まだ2023年7月に行った陰陽の旅*1の記事を書いていることに驚きを隠しきれない島鉄です。
そのうち山陰を飛び越えて、韓国の記事も書きたいですね。
↓前回の記事↓
松江に着いた
さて島鉄は人生初の鳥取県にて米子城跡からの絶景、境港の水木しげるロードで妖怪ウォッチ(ング)を楽しんだわけですが、ここからの隣は島根県の県庁所在地である松江市へと向かいました。
松江について知っていること
・城がある
・旧制松江高校があった
……情報量がフロッピーディスクでも余裕できそうなくらいスカスカですね。
もっと松江について知りたい、そんな思いで鈍行列車に乗り込みます。
米子-松江間は近く、30分ほどで着きました。松江は同じ島根の出雲より鳥取の米子の方が近くなのです。また松江は山陰観光の中心地であり、ホテルや旅館が想像以上に多く驚きました。
エキナカもなかなか綺麗で、高架下も飲食店となっており活気を感じます。
松江は電車を降りて早々楽しそうな街、の印象を受けてスキですね。
個人的に休憩スペースにいた人が強制的に『ちびまる子ちゃん』を見せられているさまがツボでした。テレビのチャンネルは変えられないのかな。
2024年2月現在、すでに島根県は百貨店のない県ですが、地元私鉄「一畑電鉄」の運営する一畑百貨店が島鉄の訪れた2023年当時は現役でした。
ここで最初で最後のお買い物をしたのはいい思い出です。
旅先でお歳暮買っただけなのに、冬の歳暮も案内してくる一畑百貨店、律儀だ。65年のご愛顧、ありがとうございました。 の一言が悲しい。 pic.twitter.com/QdgcaqDMNu
— 島鉄@はにわ会【埋物の庭】 (@pentaro1129) 2023年11月1日
この日は陽も傾いてきたので、黄金色に染まる空と大橋川(と、その向こうの宍道湖)を眺めたくらいで投宿。夜の松江に繰り出しました。
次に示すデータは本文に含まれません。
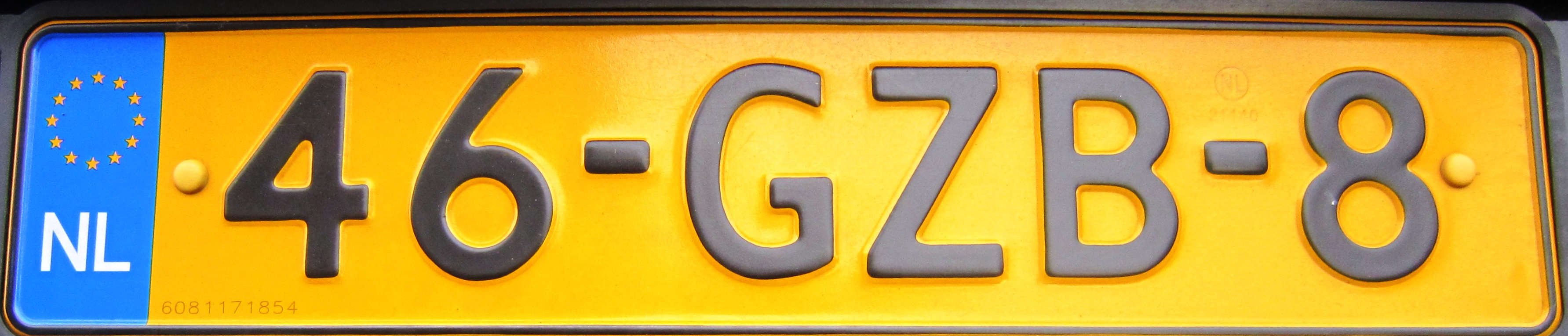 Kentekenplaat van Nederland

何を当たり前のことを、と思われるかもしれませんが日本海の育んだ山陰の魚は美味しいです。島根の誇る宍道湖のシジミやモロゲエビも美味しいのですが、海産物が何より美味しい!
日本酒にもよくあって大満足でした。
転勤族や観光客、地元民入り乱れて飲んでいるため一人旅でもフラッと入りやすく、松江の夜は心地よいものでした。
地元のスナックで深夜2時近くまで飲むとは思っていませんでしたが。
なんか最後らへんは地元の墓じまいをどうするか、とゆー話を真剣にスナックのママ、隣の店にのれん分けしたチーママ、常連さんと一緒にしていました。
あの時間は何だったんでしょうか……。米子城天守閣跡まで山を登り、暑さでヘロヘロになりながら妖怪を激写して、夜はスナックで墓じまいについて語り明かす。
島鉄的には濃ゆい一日を過ごしたわけですが、松江は前述のとおりホテル・旅館が多く、地元の居酒屋・スナックも多いので観光にはもってこいの場所だと伝われば幸いです。
松江城へ行こう
さーて、爽やかな朝がやってきました!
大橋川の深く青い水の色と空の色が素晴らしい朝です。
この大橋川沿いを宍道湖方面にテクテク歩いて、橋を渡りしばらく歩いていくと松江城にたどり着きます。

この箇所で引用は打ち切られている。